## TASK TO COMPLETE:
Print the records below exactly as they appear.

----

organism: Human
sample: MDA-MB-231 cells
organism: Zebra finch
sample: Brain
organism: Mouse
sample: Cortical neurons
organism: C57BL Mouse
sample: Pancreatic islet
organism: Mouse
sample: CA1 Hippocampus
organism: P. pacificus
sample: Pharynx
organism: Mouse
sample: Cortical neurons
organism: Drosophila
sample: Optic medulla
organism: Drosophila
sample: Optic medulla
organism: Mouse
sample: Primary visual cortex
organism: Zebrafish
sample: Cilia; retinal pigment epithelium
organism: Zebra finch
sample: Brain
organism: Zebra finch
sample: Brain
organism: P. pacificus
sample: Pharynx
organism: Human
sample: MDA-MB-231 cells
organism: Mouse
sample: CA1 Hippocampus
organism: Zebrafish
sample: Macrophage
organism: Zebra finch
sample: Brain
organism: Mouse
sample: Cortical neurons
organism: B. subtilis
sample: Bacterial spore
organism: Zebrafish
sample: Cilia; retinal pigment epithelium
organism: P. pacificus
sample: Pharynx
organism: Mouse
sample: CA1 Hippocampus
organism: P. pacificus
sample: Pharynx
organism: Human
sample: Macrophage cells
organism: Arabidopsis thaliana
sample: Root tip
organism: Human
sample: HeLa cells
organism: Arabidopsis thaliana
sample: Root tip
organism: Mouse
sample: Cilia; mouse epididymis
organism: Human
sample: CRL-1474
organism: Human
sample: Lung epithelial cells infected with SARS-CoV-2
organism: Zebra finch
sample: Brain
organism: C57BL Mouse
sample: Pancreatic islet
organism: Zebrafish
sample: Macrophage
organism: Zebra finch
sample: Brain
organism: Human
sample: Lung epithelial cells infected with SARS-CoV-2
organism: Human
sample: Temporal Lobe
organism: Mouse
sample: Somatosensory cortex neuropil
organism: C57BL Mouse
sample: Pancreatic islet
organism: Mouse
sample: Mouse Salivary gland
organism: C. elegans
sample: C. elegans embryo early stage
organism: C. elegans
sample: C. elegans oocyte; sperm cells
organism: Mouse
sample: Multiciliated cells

----

## YOUR SOLUTION:
organism: Human
sample: MDA-MB-231 cells
organism: Zebra finch
sample: Brain
organism: Mouse
sample: Cortical neurons
organism: C57BL Mouse
sample: Pancreatic islet
organism: Mouse
sample: CA1 Hippocampus
organism: P. pacificus
sample: Pharynx
organism: Mouse
sample: Cortical neurons
organism: Drosophila
sample: Optic medulla
organism: Drosophila
sample: Optic medulla
organism: Mouse
sample: Primary visual cortex
organism: Zebrafish
sample: Cilia; retinal pigment epithelium
organism: Zebra finch
sample: Brain
organism: Zebra finch
sample: Brain
organism: P. pacificus
sample: Pharynx
organism: Human
sample: MDA-MB-231 cells
organism: Mouse
sample: CA1 Hippocampus
organism: Zebrafish
sample: Macrophage
organism: Zebra finch
sample: Brain
organism: Mouse
sample: Cortical neurons
organism: B. subtilis
sample: Bacterial spore
organism: Zebrafish
sample: Cilia; retinal pigment epithelium
organism: P. pacificus
sample: Pharynx
organism: Mouse
sample: CA1 Hippocampus
organism: P. pacificus
sample: Pharynx
organism: Human
sample: Macrophage cells
organism: Arabidopsis thaliana
sample: Root tip
organism: Human
sample: HeLa cells
organism: Arabidopsis thaliana
sample: Root tip
organism: Mouse
sample: Cilia; mouse epididymis
organism: Human
sample: CRL-1474
organism: Human
sample: Lung epithelial cells infected with SARS-CoV-2
organism: Zebra finch
sample: Brain
organism: C57BL Mouse
sample: Pancreatic islet
organism: Zebrafish
sample: Macrophage
organism: Zebra finch
sample: Brain
organism: Human
sample: Lung epithelial cells infected with SARS-CoV-2
organism: Human
sample: Temporal Lobe
organism: Mouse
sample: Somatosensory cortex neuropil
organism: C57BL Mouse
sample: Pancreatic islet
organism: Mouse
sample: Mouse Salivary gland
organism: C. elegans
sample: C. elegans embryo early stage
organism: C. elegans
sample: C. elegans oocyte; sperm cells
organism: Mouse
sample: Multiciliated cells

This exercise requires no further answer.